Debugging Distributed Applications
In attempting to debug a distributed graph, an understanding of the material discussed in the
Application Model and
Execution Modes sections is helpful.
As described there, a distributed graph is converted into a sequence of graphs representing different phases of processing with each phase executing several copies of the graph on the nodes of the cluster. This implies that all of the techniques discussed previously can also be applied to debugging a graph executed on a cluster.
Unfortunately, the debugging process is made more complex by the fact that code is running on several remote machines instead of just the local one. So while the concepts behind the techniques remain the same, some details change.
Combining Logs
The challenge introduced for logging in a distributed scenario is that there is no single log file containing all of the data, unlike the case where you are executing locally. These files will be spread across all the machines executing the graph. To get a total view requires looking at all of these log files.
Setting Up Clusters discusses where the log files produced by cluster execution can be found.
Each graph will use a globally unique identifier, or GUID, which identifies the log file. By looking at log files on different machines with the same GUID, it is possible to produce a unified view of the logging for a given phase.
Note that this issue does not necessarily apply to data logged using an explicit operator as described in
Injecting Write Operators. Because these are operators like any other, these can be made to run locally (at a cost of performance) by calling the
disableParallelism() method, producing a unified output. However, while this may make things more convenient, it makes it impossible to determine which partition produced any given record. Therefore, this is not a recommended practice.

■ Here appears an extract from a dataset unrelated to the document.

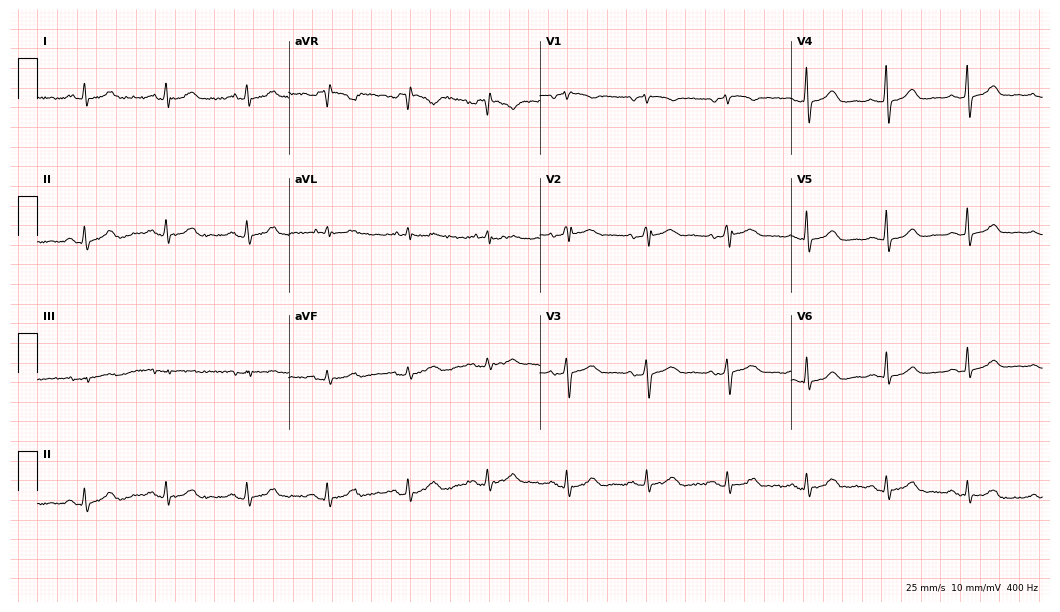
Standard 12-lead ECG recorded from a 78-year-old woman. None of these six findings is recorded: first-degree AV block, right bundle branch block (RBBB), left bundle branch block (LBBB), sinus bradycardia, atrial fibrillation (AF), sinus tachycardia. Other findings, if any, are not listed.

For data being written to disk instead of a log this is not typically a problem, as a parallel write will produce a set of files in a single directory on a shared file system. This makes it much easier to locate the files in question.
Remote Debugging
The key difference between debugging a local graph and a distributed graph is that multiple JVMs will be running. Therefore, there will need to be multiple concurrent debugging sessions, one per JVM.
To use a debugger with distributed graph execution, the JVM debugging flag, discussed in
Using a Debugger, must be passed to the remote executors. This can be accomplished through cluster configuration as described in
Setting Up Clusters. Only one JVM will be started per node, so sharing the same debugging port setting in all JVMs should not be a problem.
This approach is not generally recommended for distributed graphs, as it can quickly become difficult to manage as the number of nodes increases. Try using one of the other debugging approaches first before attempting this one.
Executing Locally
An alternative approach to distributed debugging is to try executing the graph locally, removing the complexity introduced by running across multiple machines. As execution in local mode emulates distributed execution inside a single JVM (though with some optimizations applied), any problems are likely to occur in both modes of execution. Attempting this approach does not require a rewrite of the application. It only requires changing the mode specified at execution; graphs for distributed and local execution are composed exactly the same.
One possible stumbling block to this approach is the size of the input. If the input data is too large to be processed on a single machine, try scaling the data down.